Your copy should match the records exactly, except that it contains no pictures.

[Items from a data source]
---------------

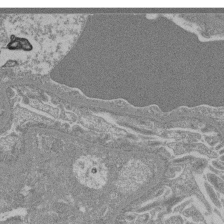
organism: Mouse
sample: Glomerulus
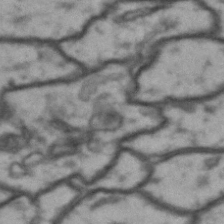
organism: Drosophila
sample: Brain
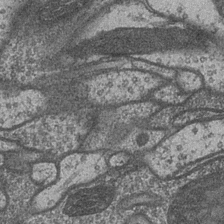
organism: Drosophila
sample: Optic medulla
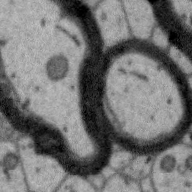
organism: Zebra finch
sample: Brain
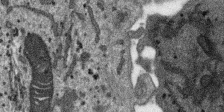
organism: Human
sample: Lung epithelial cells infected with SARS-CoV-2
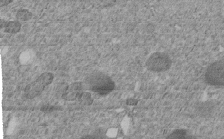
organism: C. elegans
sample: C. elegans embryo early stage
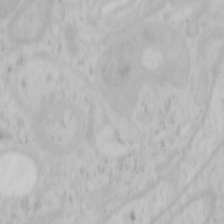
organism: Mouse
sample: OT-I killer T cells with ID8 ovarian cancer cells
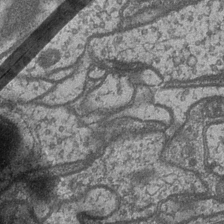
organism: Drosophila
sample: Optic medulla
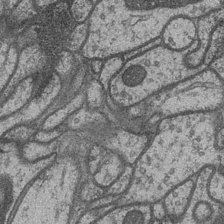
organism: Drosophila
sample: Optic medulla
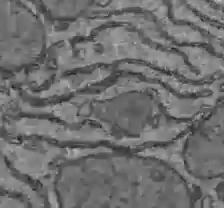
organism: C57BL Mouse
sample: Liver
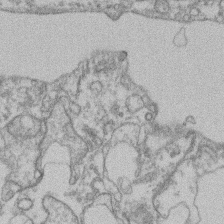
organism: Mouse
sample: T cell stromal cell synapse
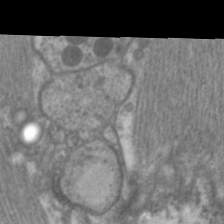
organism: C. elegans
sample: Pharynx
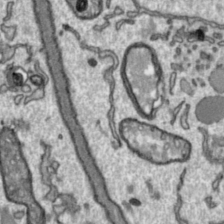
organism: Toxoplasma gondii
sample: Parasites in a vacuole inside a host cell
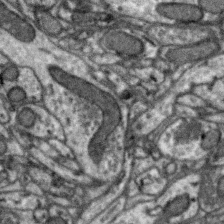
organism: Zebra finch
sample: Brain
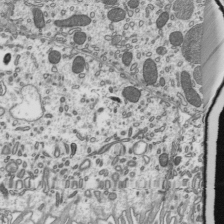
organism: Mouse
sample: Mouse epididymis efferent ductule cilia
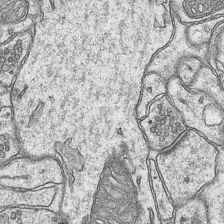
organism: Mouse
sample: CA1 Hippocampus
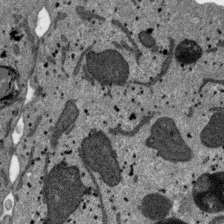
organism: Human
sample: Lung epithelial cells, uninfected (mock) control
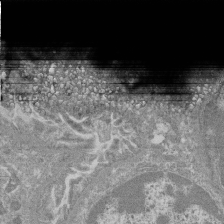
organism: Mouse
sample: Glomerulus
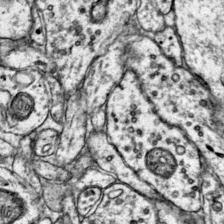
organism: Mouse
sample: Primary visual cortex
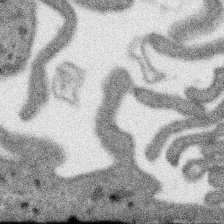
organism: Human
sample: Lung epithelial cells infected with SARS-CoV-2
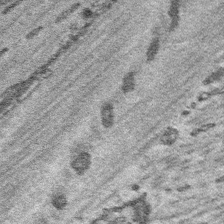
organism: Platynereis dumerilii
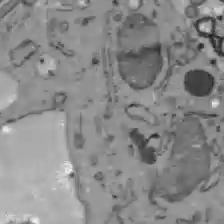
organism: C57BL Mouse
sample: Liver
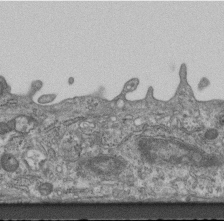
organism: Mouse
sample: Centriole in ependymal cells
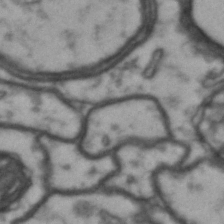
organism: Drosophila
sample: Brain
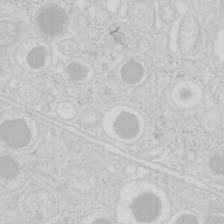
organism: Mouse
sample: Pancreas
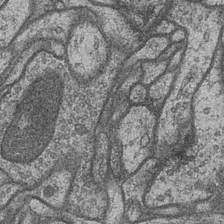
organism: Drosophila
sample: Optic medulla
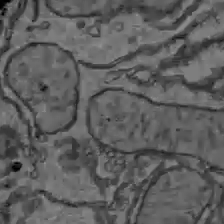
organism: C57BL Mouse
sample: Liver
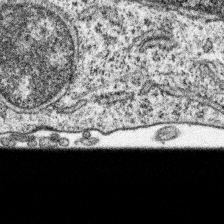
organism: Human
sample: HeLa cells
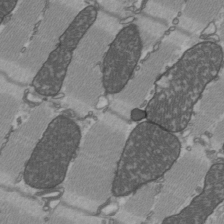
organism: C57BL Mouse
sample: Heart
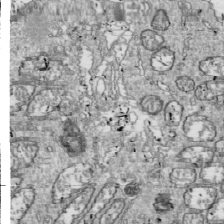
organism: Drosophila
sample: Cell division; meiosis; drosophila spermatocytes
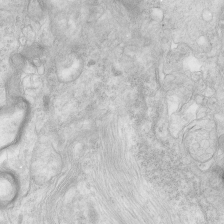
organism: Human
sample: Neocortex
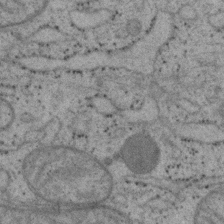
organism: Human
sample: HeLa cells
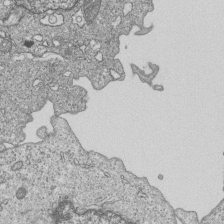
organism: Human
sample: MDA-MB-231 cells
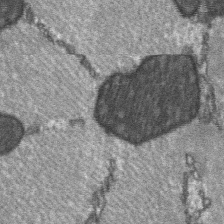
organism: C57BL Mouse
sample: Soleus
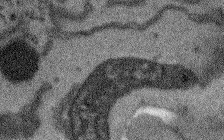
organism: Arabidopsis thaliana
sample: Root tip
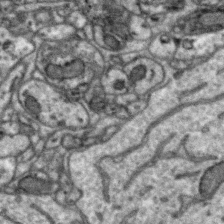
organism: Zebra finch
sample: Brain
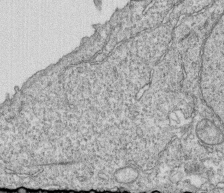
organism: Human
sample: HeLa cell HIV synapse
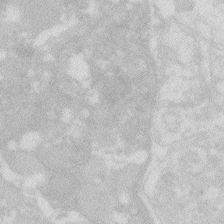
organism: Zebrafish
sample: Macrophage
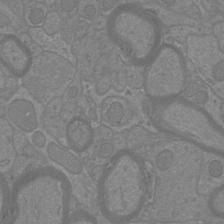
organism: Mouse
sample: Cortical neurons
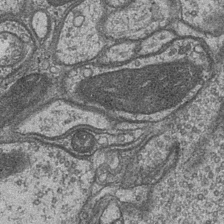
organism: Drosophila
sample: Optic medulla
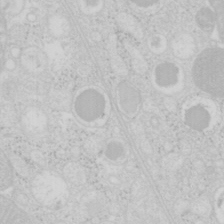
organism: Mouse
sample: Pancreas
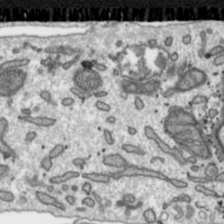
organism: Toxoplasma gondii
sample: Parasites in a vacuole inside a host cell
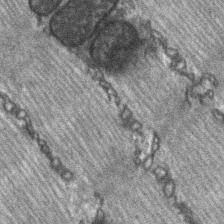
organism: C57BL Mouse
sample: Soleus
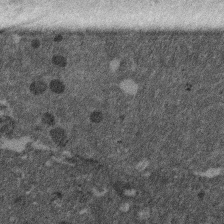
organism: Mouse
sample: Dividing mouse embryo 1 cell stage
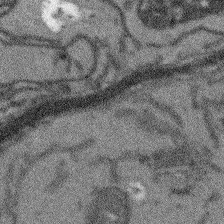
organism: Arabidopsis thaliana
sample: Root tip

---------------

## TASK SOLUTION
organism: Mouse
sample: Glomerulus
organism: Drosophila
sample: Brain
organism: Drosophila
sample: Optic medulla
organism: Zebra finch
sample: Brain
organism: Human
sample: Lung epithelial cells infected with SARS-CoV-2
organism: C. elegans
sample: C. elegans embryo early stage
organism: Mouse
sample: OT-I killer T cells with ID8 ovarian cancer cells
organism: Drosophila
sample: Optic medulla
organism: Drosophila
sample: Optic medulla
organism: C57BL Mouse
sample: Liver
organism: Mouse
sample: T cell stromal cell synapse
organism: C. elegans
sample: Pharynx
organism: Toxoplasma gondii
sample: Parasites in a vacuole inside a host cell
organism: Zebra finch
sample: Brain
organism: Mouse
sample: Mouse epididymis efferent ductule cilia
organism: Mouse
sample: CA1 Hippocampus
organism: Human
sample: Lung epithelial cells, uninfected (mock) control
organism: Mouse
sample: Glomerulus
organism: Mouse
sample: Primary visual cortex
organism: Human
sample: Lung epithelial cells infected with SARS-CoV-2
organism: Platynereis dumerilii
organism: C57BL Mouse
sample: Liver
organism: Mouse
sample: Centriole in ependymal cells
organism: Drosophila
sample: Brain
organism: Mouse
sample: Pancreas
organism: Drosophila
sample: Optic medulla
organism: C57BL Mouse
sample: Liver
organism: Human
sample: HeLa cells
organism: C57BL Mouse
sample: Heart
organism: Drosophila
sample: Cell division; meiosis; drosophila spermatocytes
organism: Human
sample: Neocortex
organism: Human
sample: HeLa cells
organism: Human
sample: MDA-MB-231 cells
organism: C57BL Mouse
sample: Soleus
organism: Arabidopsis thaliana
sample: Root tip
organism: Zebra finch
sample: Brain
organism: Human
sample: HeLa cell HIV synapse
organism: Zebrafish
sample: Macrophage
organism: Mouse
sample: Cortical neurons
organism: Drosophila
sample: Optic medulla
organism: Mouse
sample: Pancreas
organism: Toxoplasma gondii
sample: Parasites in a vacuole inside a host cell
organism: C57BL Mouse
sample: Soleus
organism: Mouse
sample: Dividing mouse embryo 1 cell stage
organism: Arabidopsis thaliana
sample: Root tip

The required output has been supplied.